🤖 AI Summary
This work addresses the scalability limitations of conventional neural-network quantum states with selected configuration interaction (NNQS-SCI), which suffer from communication bottlenecks and high computational overhead due to CPU–GPU hybrid architectures. To overcome these challenges, the authors propose the first fully GPU-accelerated NNQS-SCI framework, shifting the computational bottleneck entirely onto the device side. Key innovations include distributed load-balanced duplicate elimination, fine-grained CUDA kernels, GPU memory pooling, and streaming mini-batch processing. Evaluated on a 64-GPU A100 cluster, the framework achieves up to 2.32× end-to-end speedup and demonstrates strong-scaling parallel efficiency exceeding 90%, all while preserving chemical accuracy.
📝 Abstract
AI-driven methods have demonstrated considerable success in tackling the central challenge of accurately solving the Schrödinger equation for complex many-body systems.
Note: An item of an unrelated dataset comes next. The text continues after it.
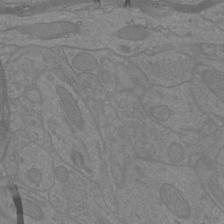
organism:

Among neural network quantum state (NNQS) approaches, the NNQS-SCI (Selected Configuration Interaction) method stands out as a state-of-the-art technique, recognized for its high accuracy and scalability. However, its application to larger systems is severely constrained by a hybrid CPU-GPU architecture. Specifically, centralized CPU-based global de-duplication creates a severe scalability barrier due to communication bottlenecks, while host-resident coupled-configuration generation induces prohibitive computational overheads. We introduce cuNNQS-SCI, a fully GPU-accelerated SCI framework designed to overcome these bottlenecks. cuNNQS-SCI first integrates a distributed, load-balanced global de-duplication algorithm to minimize redundancy and communication overhead at scale. To address compute limitations, it employs specialized, fine-grained CUDA kernels for exact coupled configuration generation. Finally, to break the single-GPU memory barrier exposed by this full acceleration, it incorporates a GPU memory-centric runtime featuring GPU-side pooling, streaming mini-batches, and overlapped offloading. This design enables much larger configuration spaces and shifts the bottleneck from host-side limitations back to on-device inference. Our evaluation demonstrates that cuNNQS-SCI fundamentally expands the scale of solvable problems. On an NVIDIA A100 cluster with 64 GPUs, cuNNQS-SCI achieves up to 2.32X end-to-end speedup over the highly-optimized NNQS-SCI baseline while preserving the same chemical accuracy. Furthermore, it demonstrates excellent distributed performance, maintaining over 90% parallel efficiency in strong scaling tests.